## EXERCISE MATERIAL
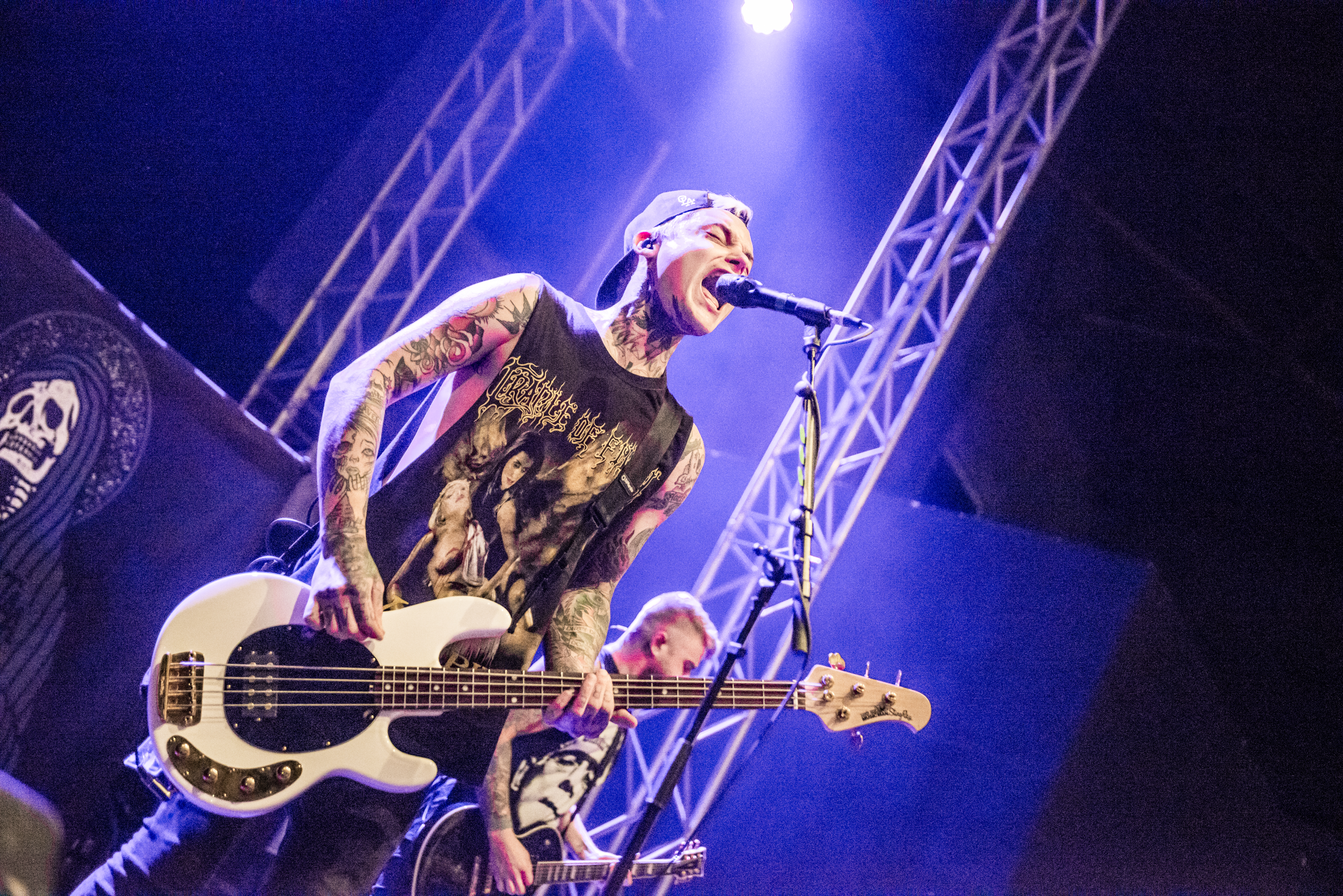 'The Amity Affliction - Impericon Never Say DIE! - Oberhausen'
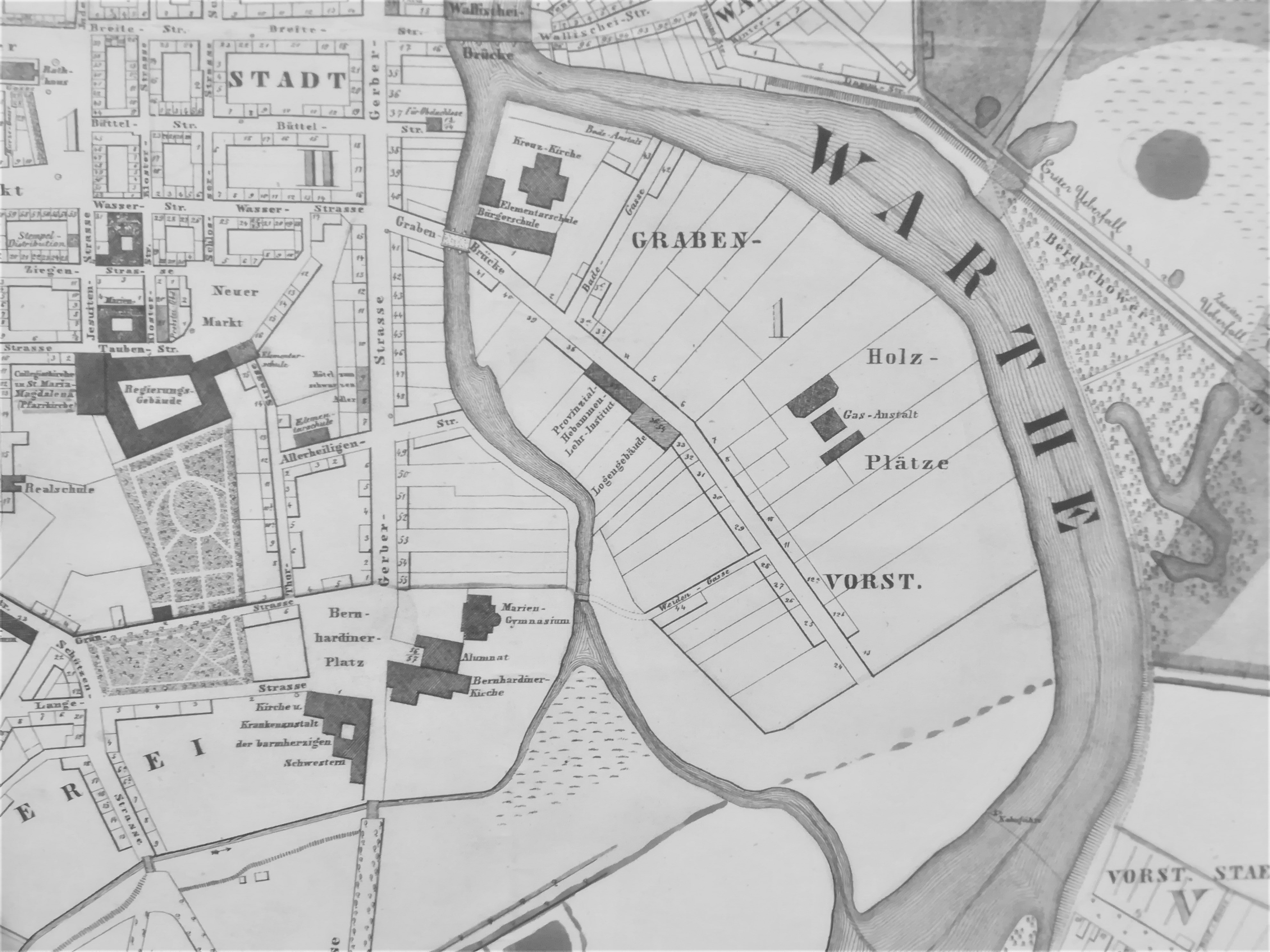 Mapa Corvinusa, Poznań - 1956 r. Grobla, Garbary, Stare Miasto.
...
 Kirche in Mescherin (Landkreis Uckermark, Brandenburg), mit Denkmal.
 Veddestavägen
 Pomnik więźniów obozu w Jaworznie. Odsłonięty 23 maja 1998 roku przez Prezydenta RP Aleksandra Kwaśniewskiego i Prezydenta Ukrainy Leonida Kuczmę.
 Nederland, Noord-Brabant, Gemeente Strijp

## EXERCISE GOAL
Output only the lines above from the line that holds "DIE! - Oberhausen'" through the line that holds "Mapa Corvinusa, Poznań", both ends included, and exclude pictures.

## SOLUTION FOR THIS EXERCISE
 'The Amity Affliction - Impericon Never Say DIE! - Oberhausen'
 Mapa Corvinusa, Poznań - 1956 r. Grobla, Garbary, Stare Miasto.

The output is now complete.